Two professors at the University of Arizona were interested in whether having students actually play a game would help them analyze theoretical properties of the game. The professors performed an experiment in which students played one of two games before coming to a class where both games were discussed. Students were randomly assigned to which of the two games they played, which we’ll call Game 1 and Game 2. On a later exam, students were asked to solve problems involving both games, with Question 1 referring to Game 1 and Question 2 referring to Game 2. When comparing the performance of the two groups on the exam question related to Game 1, they suspected that the mean for students who had played Game 1 (μ₁) would be higher than the mean for the other students μ₂, so they considered the hypotheses H₀: μ₁ = μ₂ vs H_a: μ₁ > μ₂.

(a) The paper states: ‘‘test of difference in means results in a p-value of 0.7619.” Do you think this provides sufficient evidence to conclude that playing Game 1 helped student performance on that exam question? Explain.

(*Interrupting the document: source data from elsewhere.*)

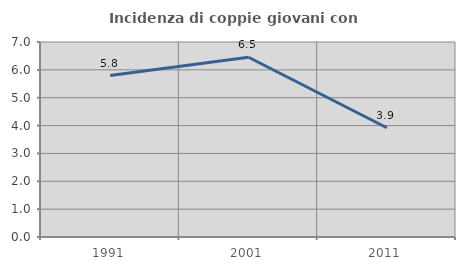
| Category | Incidenza di coppie giovani con figli |
|---|---|
| 1991.0 | 5.797 |
| 2001.0 | 6.452 |
| 2011.0 | 3.922 |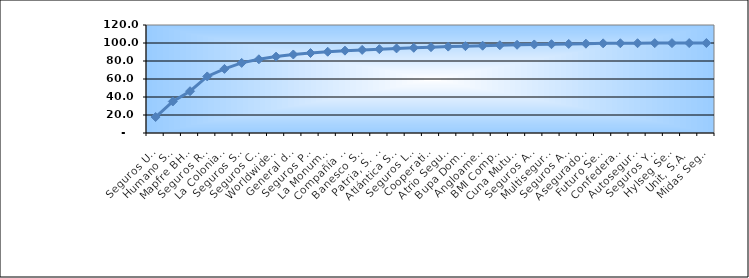
| Category | Series 0 |
|---|---|
| Seguros Universal, S. A. | 17.76 |
| Humano Seguros, S. A. | 35.04 |
| Mapfre BHD Compañía de Seguros | 46.412 |
| Seguros Reservas, S. A. | 62.86 |
| La Colonial, S. A., Compañia De Seguros | 71.218 |
| Seguros Sura, S.A. | 77.885 |
| Seguros Crecer, S. A. | 81.902 |
| Worldwide Seguros, S. A. | 84.878 |
| General de Seguros, S. A. | 87.243 |
| Seguros Pepín, S. A. | 88.862 |
| La Monumental de Seguros, S. A. | 90.283 |
| Compañía Dominicana de Seguros, C. por A. | 91.499 |
| Banesco Seguros | 92.333 |
| Patria, S. A., Compañía de Seguros | 93.142 |
| Atlántica Seguros, S. A. | 94.004 |
| Seguros La Internacional, S. A. | 94.66 |
| Cooperativa Nacional De Seguros, Inc  | 95.359 |
| Atrio Seguros S. A. | 95.979 |
| Bupa Dominicana, S. A. | 96.478 |
| Angloamericana de Seguros, S. A. | 97.011 |
| BMI Compañía de Seguros, S. A. | 97.518 |
| Cuna Mutual Insurance Society Dominicana | 98.027 |
| Seguros APS, S.R.L. | 98.397 |
| Multiseguros Su, S.A. | 98.656 |
| Seguros Ademi, S.A. | 98.948 |
| Aseguradora Agropecuaria Dominicana, S. A. | 99.243 |
| Futuro Seguros | 99.615 |
| Confederación del Canadá Dominicana, S. A. | 99.72 |
| Autoseguro, S. A. | 99.766 |
| Seguros Yunen, S.A. | 99.867 |
| Hylseg Seguros S.A | 99.875 |
| Unit, S.A. | 99.92 |
| Midas Seguros, S.A. | 100 |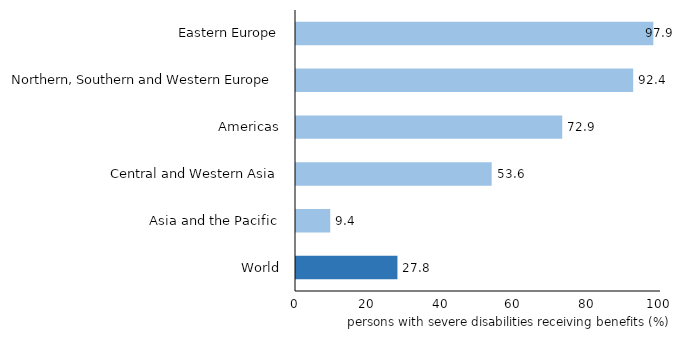
| Category | Series 0 |
|---|---|
| World | 27.79 |
| Asia and the Pacific | 9.381 |
| Central and Western Asia | 53.609 |
| Americas | 72.938 |
| Northern, Southern and Western Europe | 92.381 |
| Eastern Europe | 97.906 |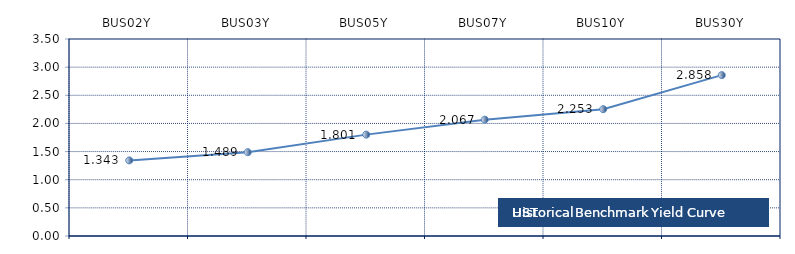
| Category | Series 0 |
|---|---|
| BUS02Y | 1.343 |
| BUS03Y | 1.489 |
| BUS05Y | 1.801 |
| BUS07Y | 2.067 |
| BUS10Y | 2.253 |
| BUS30Y | 2.858 |

(b) If they were to repeat this experiment 1000 times, and there really is no effect from playing the game, roughly how many times would you expect the results to be as extreme as those observed in the actual study?

(c) When testing a difference in mean performance between the two groups on exam Question 2 related to Game 2 (so now the alternative is reversed to be H_a: μ₁ < μ₂ where μ₁ and μ₂ represent the mean on Question 2 for the respective groups), they computed a p-value of 0.5490. Explain what it means (in the context of this problem) for both p-values to be greater than 0.5.